“Product Comes First,” is certainly true. You can’t market something that doesn’t exist. And you can’t support something that doesn’t exist.
In the timeline, you start creating and building the product first.
Does that make the product the most important part? I tend to think Marketing is more important in the quest to go viral, but it’s not a clear winner.
Great product is very important. Cases exist where great marketing and great support can overcome mediocre product but it’s hard, it’s really hard. Great product enables viral growth and a really great product can drive viral growth.
What makes a great product?
First of all, it must fill a market need. It might fill a market need that no one realized was there, like the iPod. Who knew they needed to carry a thousand songs in their pocket? Apple sure did.
“Market Need” could be defined as something desperately needed, it could be something that excites and interests people, it could be something that people wish they had. It might even be something that the market doesn’t realize they need yet. You can’t go viral by pushing a product down people’s throats, so you need to tap into the “pull” from the market segment, that interest in and demand for the product.
Second, the software must function the way users will intuitively function. Some things are obvious: fifteen menu clicks to use a key feature is not intuitive. Customers will throw up their hands in disgust. Sure, you can have a clunky UI and if there’s enough market demand you’ll grow, but you won’t go viral. The inherent degree of difficulty in using a clunky UI is like putting on the brakes when you’re trying to set a land speed record. Lots of groaning and straining and you’ll get going, but nowhere near the potential.
Figuring out how users will intuitively function is a science and art unto itself. Simply described, software must be
- Easy to use
- Pleasant UI to look at
- Logical layouts
- Obvious features easy to access
- Less important features take a few more clicks.
To go viral, the layout and menu sequences have to match how the user will naturally tend to use the product. Determining that, ah, that’s the trick!
I include in this that the software does what it’s supposed to do.
Third, the software cannot annoy the user one bit. Clunky installs, complicated menus, confusing descriptions, all detract. For every hard-earned brownie point you make in section two, take away three points for each annoyance.
Fourth, the entire User Experience surrounding researching, downloading, installing, playing with it, buying it, using it has to be smooth and a well-greased road. Every point that inhibits any one of these items acts as a brake and “slows the flow.” Imagine a water hose that has a bunch of bends and kinks in it. No matter how much water pressure is behind it, what comes out of the other end of the hose is only a fraction of its potential.
To summarize, for a product to go viral, it must meet these four criteria:
- Fits a market need (whether the market knows it yet or not!)
- The software functions the way users intuitively function and does its job well
- No annoyances! Penalty points for each annoyance!

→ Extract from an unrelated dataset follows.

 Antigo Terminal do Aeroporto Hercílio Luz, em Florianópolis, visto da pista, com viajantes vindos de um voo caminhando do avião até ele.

- The entire User Experience surrounding the software is smooth and trouble-free
Defining that market need and determining how users intuitively function both are fascinating technologies in themselves, and books could be (and have been) written about each. Suffice to say that you need to accomplish both of these well to go viral.
Meeting the above four points is a lot of work and it’s no easy task. It is the cornerstone, it is the foundation, for going viral. Make a great product and you’re ready to go viral. Then it’s up to the marketing folks to let the world know about it and where to find it.